Gilbert the Filbert
Captain Basil Hallam Radford, No 1 Army Kite Ballon Section, Royal Flying Corps was born on 3 April 1888 and lived on Cromwell Road, South Kensington. He was at the public school Charterhouse from 1903 to 1907. Basil Radford became an actor and went on stage as 'Basil Hallam'. He became a star of the Music Halls and was known in particular for his role in 'The Passing Show'. Basil was also one of Lady Diana Cooper's dancing partners.
By early 1914 he had established himself as a popular and successful light comedian appearing in various productions before he created the persona 'Gilbert the Filbert'.
Possibly for medical reasons (he had a steel plate in his foot from an old injury) Basil didn't join up as soon as war began but, after being a recipient of numerous white feathers, often thrust upon him at the stage door, he decided to enlist. He became a Balloon Observer with a Kite Balloon Section of the RFC and his duties were to reinforce the work of observers working for Corps Squadrons.
On the right two observers in the basket of a kite balloon pictured spotting activity on the ground below. The Kite Balloon section (often known as the balloonatics) was used by both the naval and military air service and then eventually absorbed into the newly formed Royal Air Force in 1918. 1918.
He was to meet his end on 20 August 1916. Instead of the usual two man crew, Radford had taken a third person, an old school friend from Charterhouse, up in the balloon. When faced with tragedy he gave up his parachute. Gerald Gliddon writes:
On 20 August Hallam, a member of No 1 Section, was due to make an ascent with 2/Lt P B Moxon who had previously been registering for V Corps together with a third man, Lt Geoffrey McCall. McCall, whose brother was a school chum of Hallam, had been invited along as a guest.
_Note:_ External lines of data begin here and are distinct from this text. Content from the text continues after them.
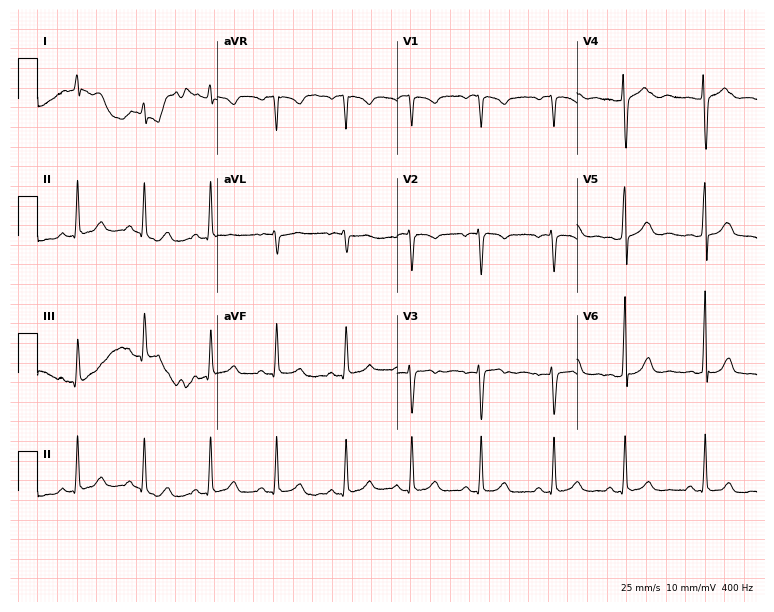
ECG (7.3-second recording at 400 Hz) — a 21-year-old female. Labelled as a normal ECG.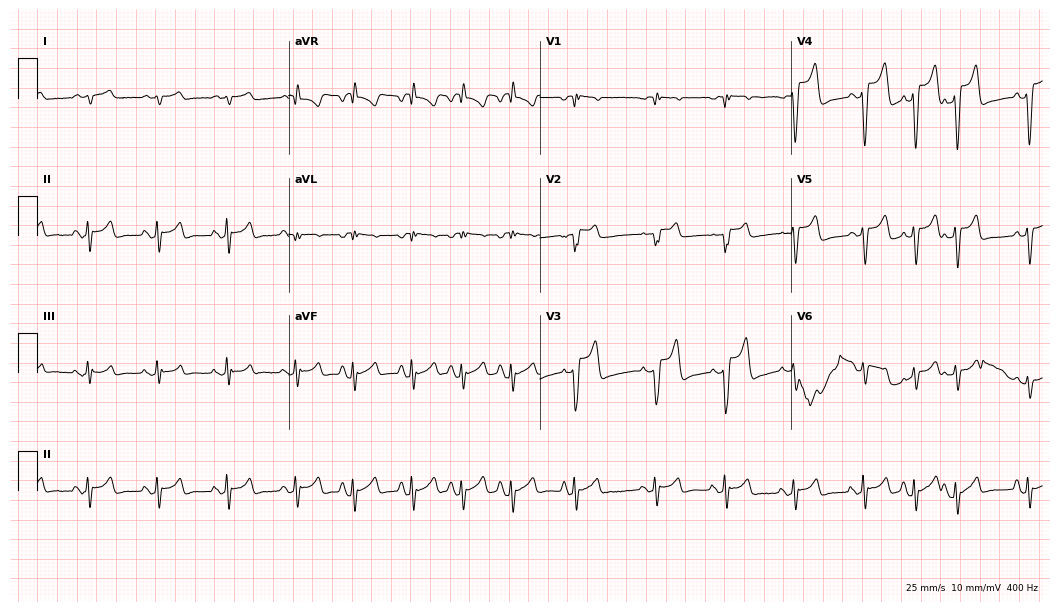
12-lead ECG from a 77-year-old male. No first-degree AV block, right bundle branch block, left bundle branch block, sinus bradycardia, atrial fibrillation or sinus tachycardia recorded for this tracing. Other findings, if any, are not listed.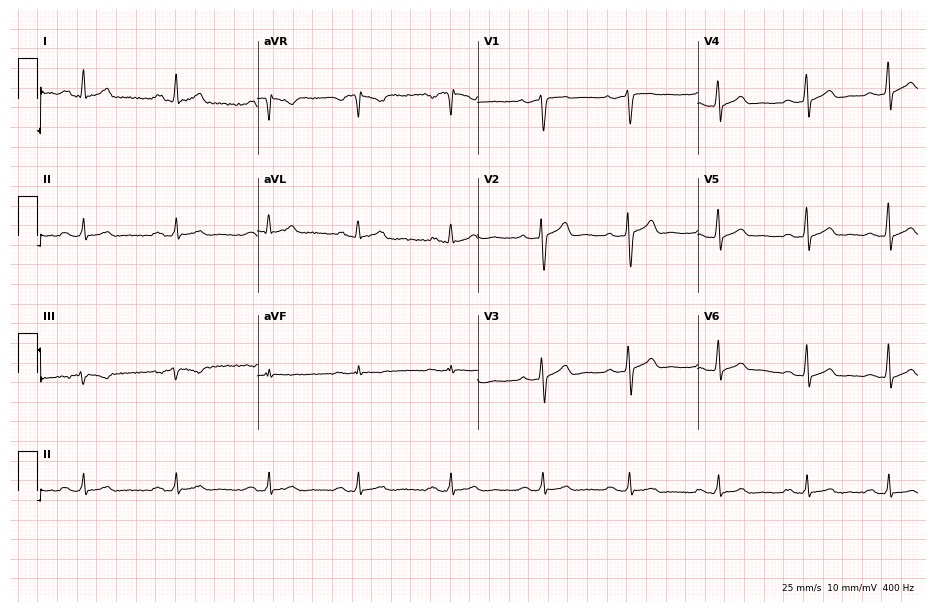
ECG — a male, 31 years old. Screened for six findings — first-degree AV block, right bundle branch block, left bundle branch block, sinus bradycardia, atrial fibrillation, sinus tachycardia — none is recorded. Other findings, if any, are not listed.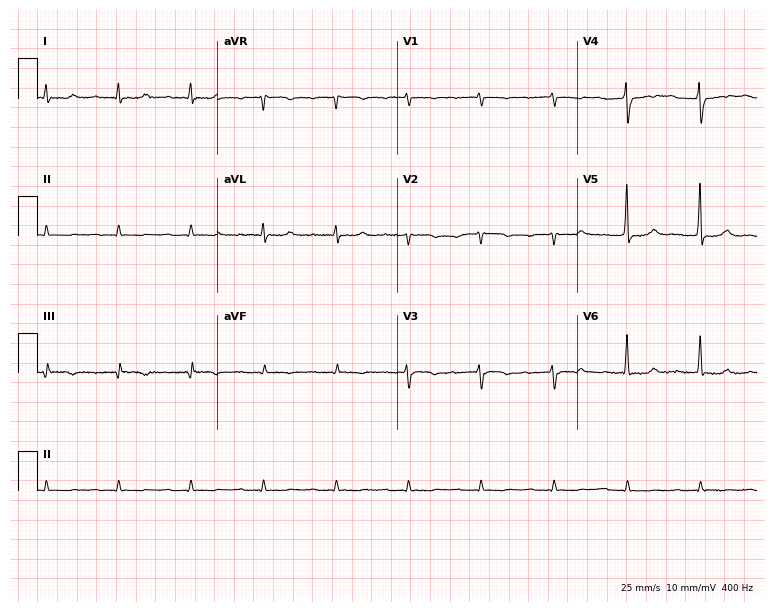
12-lead ECG from a man, 49 years old. Shows first-degree AV block.

Sadly, and owing to a high wind, the balloon broke away from its moorings and began to drift towards enemy lines. The crew then proceeded to throw out their instruments and maps before planning to save themselves. Unfortunately, there were only two parachutes in the balloon and Hallam instructed Moxon and McCall to jump. This, of course, left him with the decision of either drifting out of control into enemy lines or to jump and hope.
For a short period he was seen sitting on the edge of the basket before making his leap. The height was between three and six thousand feet and, not surprisingly, he didn't survive. His body was found on the Acheux-en-Amienois Road. In a letter to Lady Diana Cooper, Raymond Asquith, one of hundreds of witnesses to the tragedy, reported that Hallam's body was found dreadfully foreshortened and he was only identified by his cigarette case. Hallam's grave is to be found in Couin British Cemetery.
His death in action is described by Rudyard Kipling in The Irish Guards in the Great War, Vol 2 1916 - Salient and the Somme:
On a windy Sunday evening at Couin, in the valley north of Bus-les-Artois, the men saw an observation-balloon, tethered near their bivouacs, break loose while being hauled down. It drifted towards the enemy line. First they watched maps and books being heaved overboard, then a man in a parachute jumping for his life, who landed safely. Soon after, something black, which had been hanging below the basket, detached itself and fell some three thousand feet. We heard later that it was Captain Radford (Basil Hallam). His parachute apparently caught in the rigging and in some way he slipped out of the belt which attached him to it. He fell near Brigade Headquarters. Of those who watched, there was not one that had not seen him at the "Halls" in the immensely remote days of "Gilbert the Filbert, the Colonel of the Nuts."
Luci Gosling has added a little more information:
Elsie Janis, the American actress who was engaged to him, recounts a letter in her memoirs, received from one of the men who escaped successfully. Apparently Basil coaxed them into jumping and the young man wrote, "I never thought Gilbert the Filbert would give me the courage to face death."